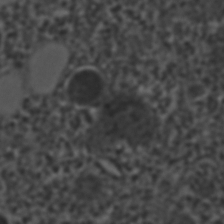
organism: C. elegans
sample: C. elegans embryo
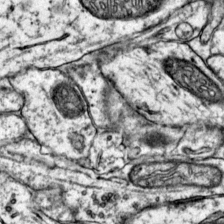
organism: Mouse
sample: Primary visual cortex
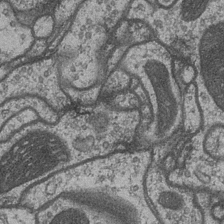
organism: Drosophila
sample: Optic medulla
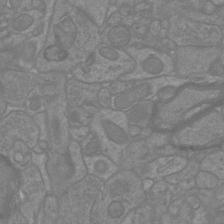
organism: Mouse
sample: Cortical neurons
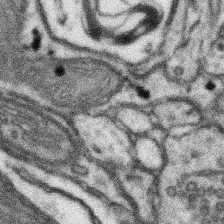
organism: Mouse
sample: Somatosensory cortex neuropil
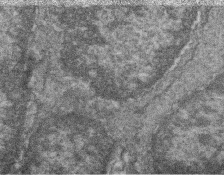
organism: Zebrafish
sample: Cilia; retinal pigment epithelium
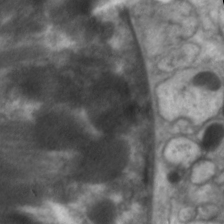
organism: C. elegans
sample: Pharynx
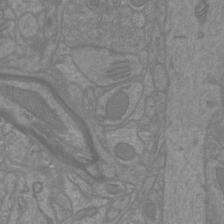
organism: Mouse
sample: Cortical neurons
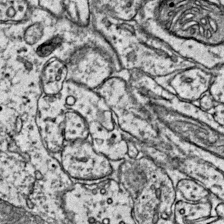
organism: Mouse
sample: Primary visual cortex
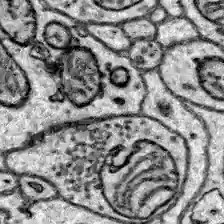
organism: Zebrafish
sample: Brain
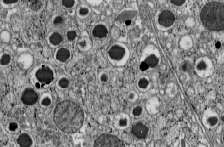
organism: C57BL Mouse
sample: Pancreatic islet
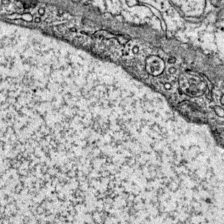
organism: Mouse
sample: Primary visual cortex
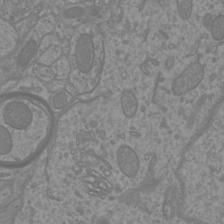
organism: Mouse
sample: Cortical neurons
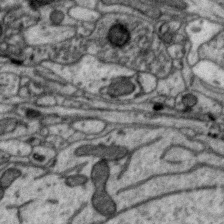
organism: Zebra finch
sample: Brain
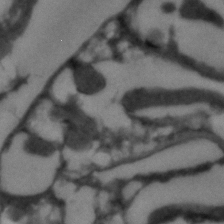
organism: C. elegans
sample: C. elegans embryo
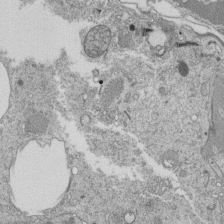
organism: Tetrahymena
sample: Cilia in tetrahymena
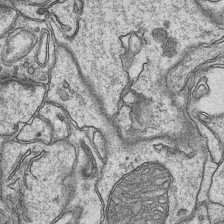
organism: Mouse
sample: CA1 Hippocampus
+--
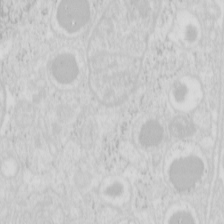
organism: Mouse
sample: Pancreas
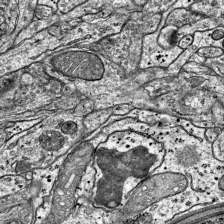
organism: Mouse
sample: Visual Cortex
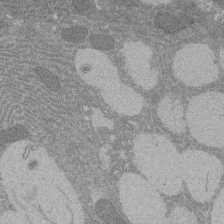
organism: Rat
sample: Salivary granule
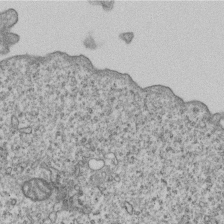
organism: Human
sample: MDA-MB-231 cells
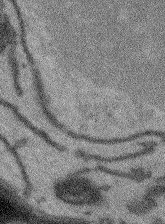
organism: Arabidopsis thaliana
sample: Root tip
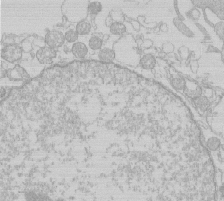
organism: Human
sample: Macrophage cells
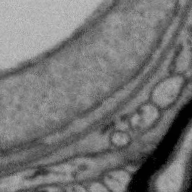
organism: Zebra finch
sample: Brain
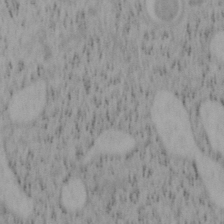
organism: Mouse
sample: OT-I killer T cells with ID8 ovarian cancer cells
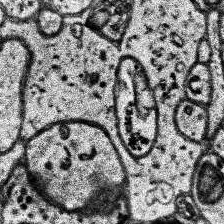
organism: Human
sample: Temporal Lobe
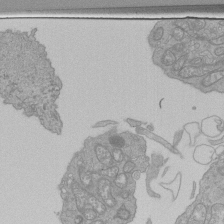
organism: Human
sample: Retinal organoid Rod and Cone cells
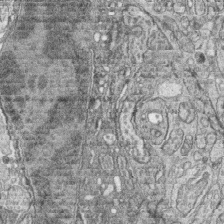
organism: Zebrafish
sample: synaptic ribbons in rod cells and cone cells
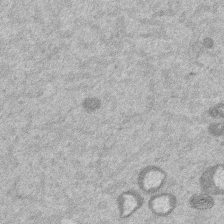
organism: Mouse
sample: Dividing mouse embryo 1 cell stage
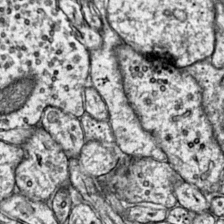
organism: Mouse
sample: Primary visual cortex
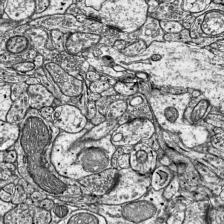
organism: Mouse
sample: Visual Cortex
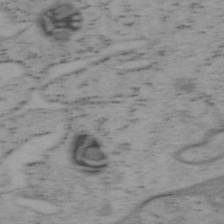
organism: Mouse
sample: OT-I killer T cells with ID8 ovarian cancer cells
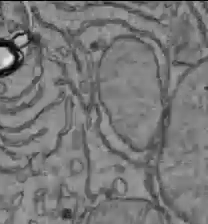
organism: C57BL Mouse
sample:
+--
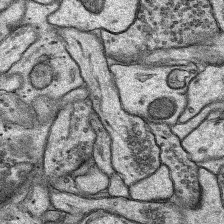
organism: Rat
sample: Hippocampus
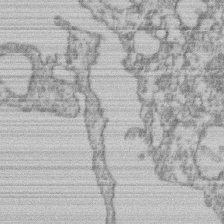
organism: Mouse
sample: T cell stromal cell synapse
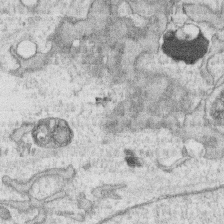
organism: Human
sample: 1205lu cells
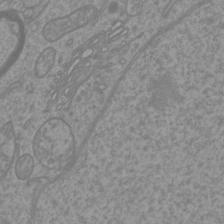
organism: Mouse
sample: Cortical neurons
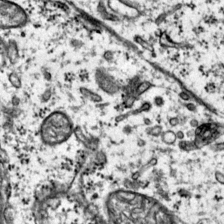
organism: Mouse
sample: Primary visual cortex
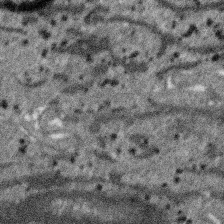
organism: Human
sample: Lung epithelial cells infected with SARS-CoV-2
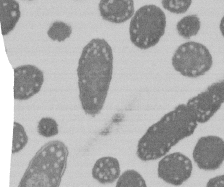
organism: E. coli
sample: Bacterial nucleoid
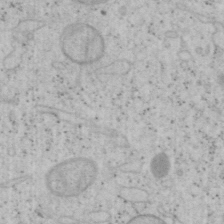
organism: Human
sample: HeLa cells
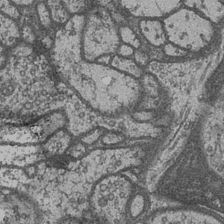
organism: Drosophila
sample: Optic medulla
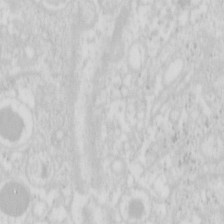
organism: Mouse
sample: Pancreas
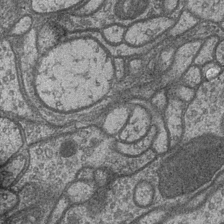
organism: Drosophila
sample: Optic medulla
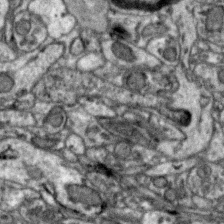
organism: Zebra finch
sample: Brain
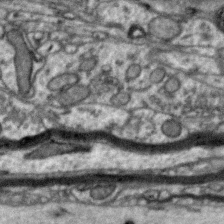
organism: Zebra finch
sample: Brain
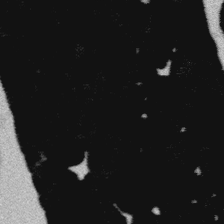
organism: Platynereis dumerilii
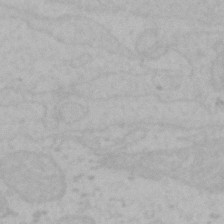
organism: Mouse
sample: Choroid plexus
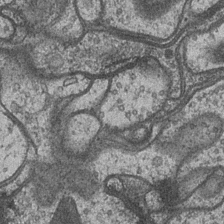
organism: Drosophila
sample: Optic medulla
+--
**What the task requires**
This task calls for each line of the material that contains "cells".

**Answer for the task**
sample: MDA-MB-231 cells
sample: Macrophage cells
sample: OT-I killer T cells with ID8 ovarian cancer cells
sample: Retinal organoid Rod and Cone cells
sample: synaptic ribbons in rod cells and cone cells
sample: OT-I killer T cells with ID8 ovarian cancer cells
sample: 1205lu cells
sample: Lung epithelial cells infected with SARS-CoV-2
sample: HeLa cells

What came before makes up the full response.